Huge updates have been made to Watson Visual Recognition (VisRec). The main being it is now integrated into Watson Studio. If you haven’t tried Watson Studio yet, go now! 🙂 It is a Data Science / Machine Learning / Deep Learning development platform.

Watson VisRec still continues to amaze people at how quickly and accurately it can classify custom content, we also have Watson Media which can annotate live video. If RAW POWER is needed, there is PowerAI Vision, which allows for real time classification on video. We are talking “Person of Interest” level classification. 🙂

I have no confidence in Entities.

I have nothing but love for Entities now! Gone are the “keyword” type entities. Now they are built using a ML NLP model. Not only that, it also helps to dramatically improve the training of Intents.

There are now Pattern Entities as well. These allow for complex regular expressions.

The design pattern of using entities to lower the confidence of an intent is still valid.

Manufacturing Intent

Creating manufactured questions is still very much an issue you would want to avoid.

That said, you may have seen Project Debater. While this is personal opinion (and no guarantee it will ever be a feature), I can see this technology augmenting the intent and answer creation of Watson Assistant.

Anaphora? I hardly knew her.

This is still very much a good and well used pattern. I’d love if Watson Development wrapped it into Watson Assistant, but for now it helps easily adding intelligence into your conversation.

Removing the confusion in Intents.

While this can help still in training, the current beta has features which will likely make this redundant.

Watson Conversation just got turned up to 11.

This should be “Watson Assistant” 😉

Slots have continued to improve. You can now create more complex slot responses and handlers. Allowing to jump to nodes within the slot itself, rather then create a conditional tree.

Digressions is also a new feature which allows you to dictate when the user can go off script, and pull them back.

I love Pandas

While I still love using Pandas, Watson Assistant logging analytics has improved dramatically. Again there are features coming in the Beta which make this even better for training your enterprise level chat bots.

For those in Premium IBM Cloud there is also a feature for it to recommend topics you have never seen before, and to help collate questions for intent training of new topics.

I have a Dream …

Since writing that blog post, Watson Speech to Text now uses Deep Learning to understand human speech.

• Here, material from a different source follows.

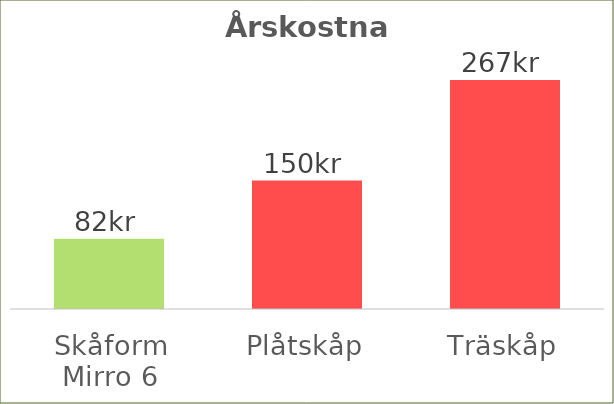
| Category | Årskostnad |
|---|---|
| Skåform Mirro 6 | 82.127 |
| Plåtskåp | 149.902 |
| Träskåp | 267.353 |

There is also a feature of “Acoustic models”, which allows you to train on accents in relation to your domain language.

Compound Questions

This is still a good pattern for compound questions. The current beta features may make this redundant in certain designs.

Improving your Intents with Entities.

With the huge improvements to Entities, I would consider this an anti-pattern. So ignore.

Conversing in three dimensions.

This is still a valid pattern. In fact I’ve seen it used in a number of very successful implementations. Again though, playing with the beta will show this may become redundant from a coding perspective.

Data Science Experience

It’s now “Watson Studio”! There are so many new features in this. The most important being the support of Deep Learning.

Since I wrote that blog you have the following new features (may be more).

  • SPSS modeler. Similar to the desktop version, but allows you to use the raw power of IBM cloud. You can still import/export your streams between the desktop version.
  • Data Refinery. There is a quote that 60% of all data science work is cleaning up data. This helps in doing this.
  • Watson Machine Learning. You give it your data, tell it what you want to use to determine the outcome. It will then run through multiple machine learning models, to find the best one that will work for your data. Something that requires a ML expert to do for even mundane stuff. It even creates the API and a test UI for you.
  • Experiments. Allows you to run numerous models and tweak to find the best one for your data.
  • Neural Network Modeler. Allows you to build your tensorflow / pytorch / keras / caffe models in a simple GUI. It will then write your code which you can export to your applications. Here is a good article on it.

Much more than this as well. Try it out, it’s free. 🙂

Building a Conversation interface in minutes.

Watson Assistant now has the ability to create a number of conversation interfaces through the workbench (little to no coding in some instances). For example, Facebook and Slack.

Understanding how a conversation flows

This is redundant. Actually I can argue that most of what I wrote in 2016 is redundant now.

Conversation now has Folders which allows you to check a branch of nodes, but then continue the flow of the tree, instead of falling back to root.

Nodes now have a “Skip Input” which means you don’t have to put a Jump to get into the branch (which is prone to breaking if you have to add more nodes)

Digressions allow you to jump around looking for the answer and return to where you left off.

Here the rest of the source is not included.